Figure 2. Correlation between yield rank and percent data accumulated.
The more data that is accumulated on a given product the more stable its ranking among multiple products becomes. In the example in Figure 1, there are eleven individual yield data points of each product and all values are within their given distributions of the true mean yield. However, within this limited data set, seven of the eleven individual yields of Product B are closely centered or greater than the true mean yield of Product A, while only four out of eleven individual yields of Product A are greater or centered around its own true mean.

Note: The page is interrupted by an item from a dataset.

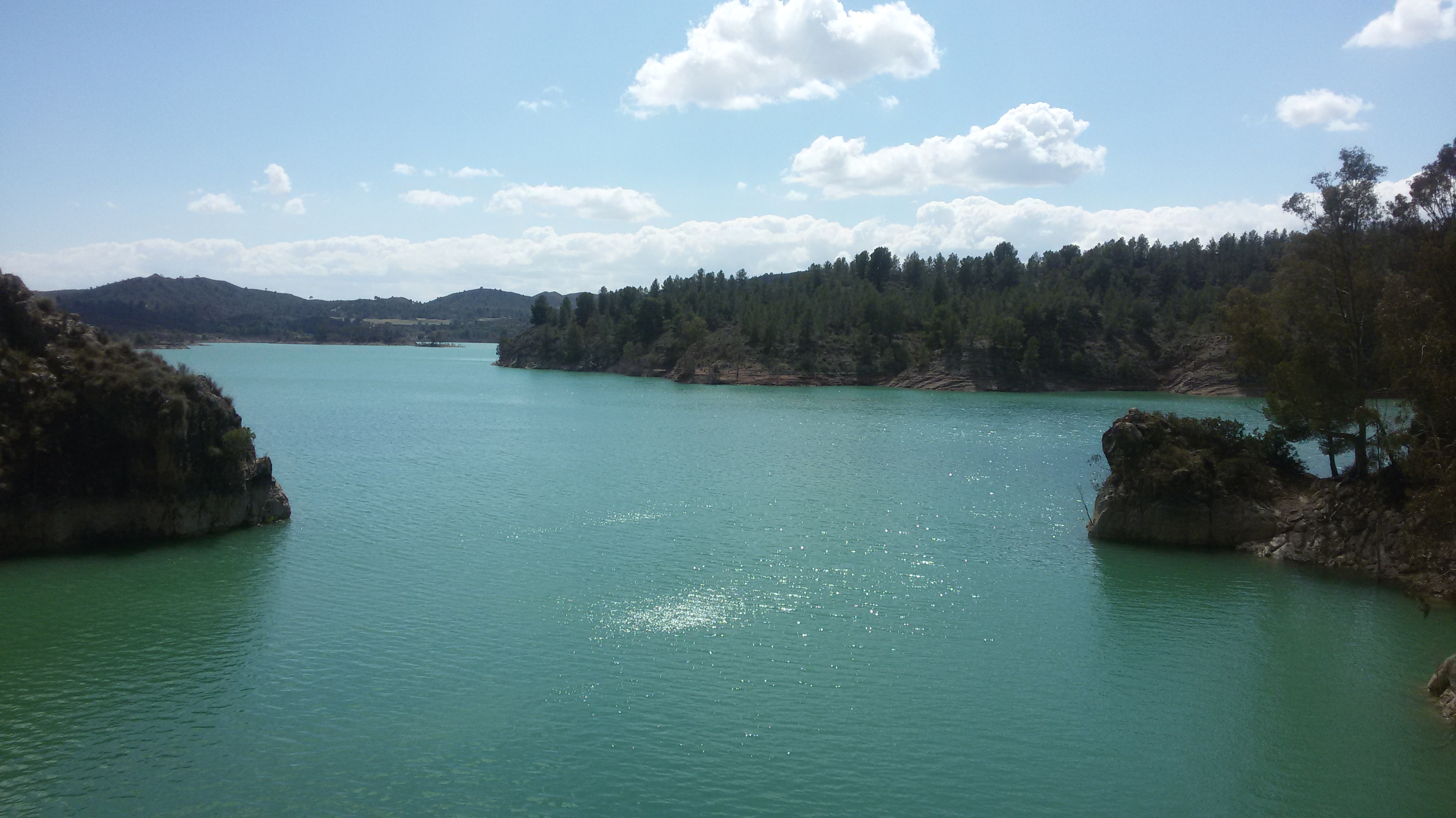 Presa del embalse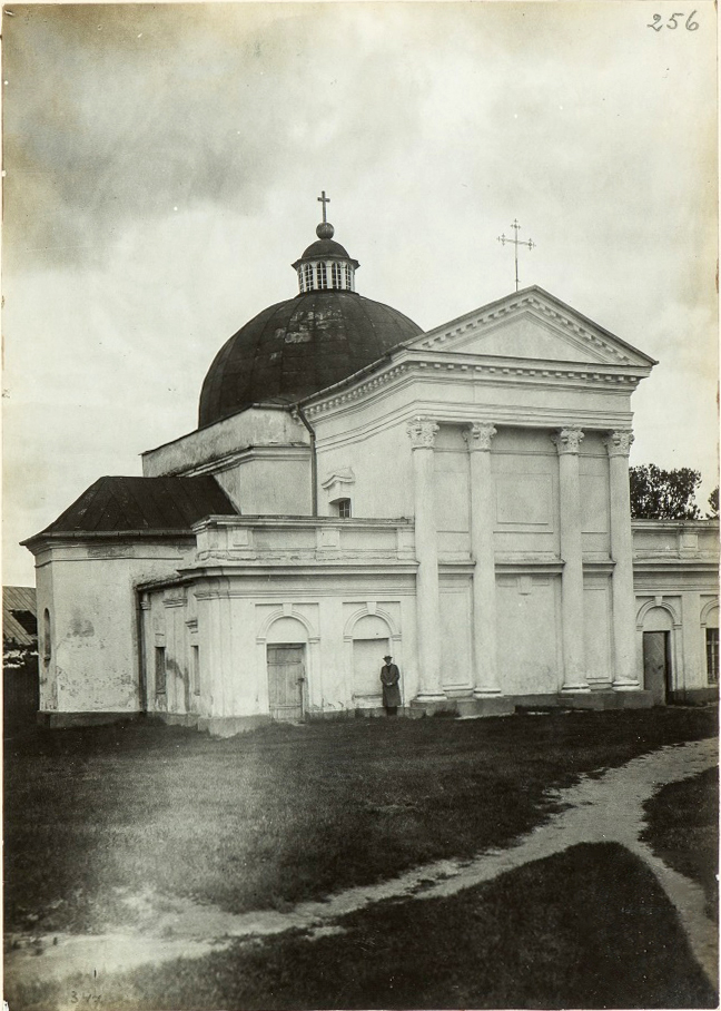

While the actual mean of Product A will be greater than Product B once all the data is collected, as shown by the position of the dotted line, it would initially appear that Product B is the higher yielder based on this limited data set.
Having a representative distribution of the data across the geography, in which the product is marketed, is also critical for identifying true yield potential. If the data represents only 75% of the geography that the product is sold in, and the remaining 25% of the data will come from a very different geography, your final result could be quite different. This is important as yields start to be reported and geographical and seasonal stress differences can significantly influence harvest timing.
Probability is the another factor in determining the winner in a test plot. The chances of a product winning depends on how many other products it is compared to in the trial, the relative difference in their yields or the superiority of one product over another. If two products have equal yield potential the odds of either one winning are similar to 50:50 odds of heads or tails when you toss a coin. If you toss a coin 10 times, you will not necessarily find the results are five heads and five tails. The same is true of a yield trial. If two products are equal in yield, the odds of either one winning are 50%. If one product is superior, it will win more frequently, but a win is still not assured in every test. Figure 3 shows an example based on soybean data. Note that even if a product has a 4 bu/acre overall yield advantage, it will likely win only 75% of the head-to-head comparisons in a yield plot. Conversely the product that is actually 4 bushels less can win 25% of the time.
Figure 3. Example of % wins probability vs. the actual yield difference.
No product, even if it is truly superior, will win every plot. Over many tests, industry-leading products have typical head-to-head winning percentages of only 60 to 65%. Environmental factors, genetic potential and test variability constitute the variables that contribute to yield differences across test plot sites. Yield ranks among entries in compiled data sets can also change based on the number of tests and the geographical location of the plots. The more data and comparisons that are assimilated and examined the better picture of yield performance. This more robust picture can increase the degree of confidence one can place on picking a winning product.